Paper available at: https://ieeexplore.ieee.org/document/10598284
Dataset available at: https://github.com/Telecommunication-Telemedia-Assessment/AVT-VQDB-UHD-1-HDR
A work from Technische Universität Ilmenau, Germany.
This dataset deals with the assessment of the perceived quality of HDR videos. Firstly, a subjective test with 4K/UHD1 HDR videos using the ACR-HR (Absolute Category Rating – Hidden Reference) method was conducted. The tests consisted of a total of 195 encoded videos from 5 source videos which all had a framerate of 60 fps. In this test, the 4K/UHD-1 HDR stimuli were encoded at four different resolutions, namely, 720p, 1080p, 1440p, and 2160p using bitrates ranging between 0.5 Mbps and 40 Mbps. The results of the subjective test have been analyzed to assess the impact of factors such as resolution, bitrate, video codec, and content on the perceived video quality.
AVT-VQDB-UHD-2-HDR: An open 8K HDR source dataset for video quality research
Keller, D., Goebel, T., Sievenkees, V., Prenzel, J., Raake, A.
Paper available at: https://ieeexplore.ieee.org/document/10598268
Dataset available at: https://github.com/Telecommunication-Telemedia-Assessment/AVT-VQDB-UHD-2-HDR
A work from Techniche Universität Ilmenau, Germany.
The AVT-VQDB-UHD-2-HDR dataset consists of 31 8K HDR video sources of 15s created with the goal of accurately representing real-life footage, while taking into account video coding and video quality testing challenges.
The effect of viewing distance and display peak luminance – HDR AV1 video streaming quality dataset
Hammou, D., Krasula, L., Bampis, C., Li, Z., Mantiuk, R.,
Paper available at: https://ieeexplore.ieee.org/document/10598289
Dataset available at: https://doi.org/10.17863/CAM.107964
A collaboration between University of Cambridge (UK) and Netflix Inc. (USA).
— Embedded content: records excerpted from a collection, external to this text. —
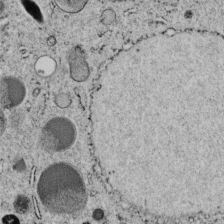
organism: C. elegans
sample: C. elegans embryo early stage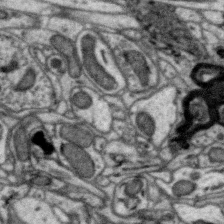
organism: Zebra finch
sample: Brain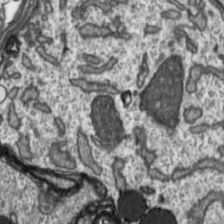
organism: Toxoplasma gondii
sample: Parasites in a vacuole inside a host cell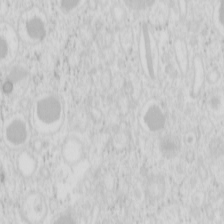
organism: Mouse
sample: Pancreas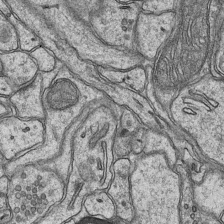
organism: Mouse
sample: CA1 Hippocampus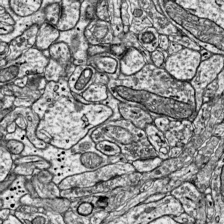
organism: Mouse
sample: Visual Cortex

The HDR-VDC dataset captures the quality degradation of HDR content due to AV1 coding artifacts and the resolution reduction. The quality drop was measured at two viewing distances, corresponding to 60 and 120 pixels per visual degree, and two display mean luminance levels, 51 and 5.6 nits. It employs a highly sensitive pairwise comparison protocol with active sampling and comparisons across viewing distances to ensure possibly accurate quality measurements. It also provides the first publicly available dataset that measures the effect of display peak luminance and includes HDR videos encoded with AV1.
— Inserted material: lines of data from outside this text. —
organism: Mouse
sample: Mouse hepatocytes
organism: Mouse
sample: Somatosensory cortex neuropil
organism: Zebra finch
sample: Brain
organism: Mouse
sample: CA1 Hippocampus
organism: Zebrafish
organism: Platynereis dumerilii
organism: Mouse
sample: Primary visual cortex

A Spherical Light Field Database for Immersive Telecommunication and Telepresence Applications (Best Paper Award)
Zerman, E., Gond, M., Takhtardeshir, S., Olsson, R., Sjöström, M.
Paper available at: https://ieeexplore.ieee.org/document/10598264
Dataset available at: https://zenodo.org/records/13342006
A work presented from Mid Sweden University, Sundsvall, Sweden.
The Spherical Light Field Database (SLFDB) consists of a light field of 60 views captured with an omnidirectional camera in 20 scenes. To show the usefulness of the proposed database, we provide two use cases: compression and viewpoint estimation. The initial results validate that the publicly available SLFDB will benefit the scientific community.
AVT-ECoClass-VR: An open-source audiovisual 360° video and immersive CGI multi-talker dataset to evaluate cognitive performance
Fremerey, S., Breuer, C., Leist, L., Klatte, M., Fels, J., Raake, A.
Paper available at: https://ieeexplore.ieee.org/document/10598262
Dataset available at: https://github.com/Telecommunication-Telemedia-Assessment/AVT-ECoClass-VR
A collaboration work between Technische Universität Ilmenau, RWTH Aache University and RPTU Kaiserslautern (Germany).
This dataset includes two audiovisual scenarios (360◦ video and computer-generated imagery) and two implementations for dataset playback. The 360◦ video part of the dataset features 200 video and single-channel audio recordings of 20 speakers reading ten stories, and 20 videos of speakers in silence, resulting in a total of 220 video and 200 audio recordings. The dataset also includes one 360◦ background image of a real primary school classroom scene, targeting young school children for subsequent subjective tests. The second part of the dataset comprises 20 different 3D models of the speakers and a computer-generated classroom scene, along with an immersive audiovisual virtual environment implementation that can be interacted with using an HTC Vive controller.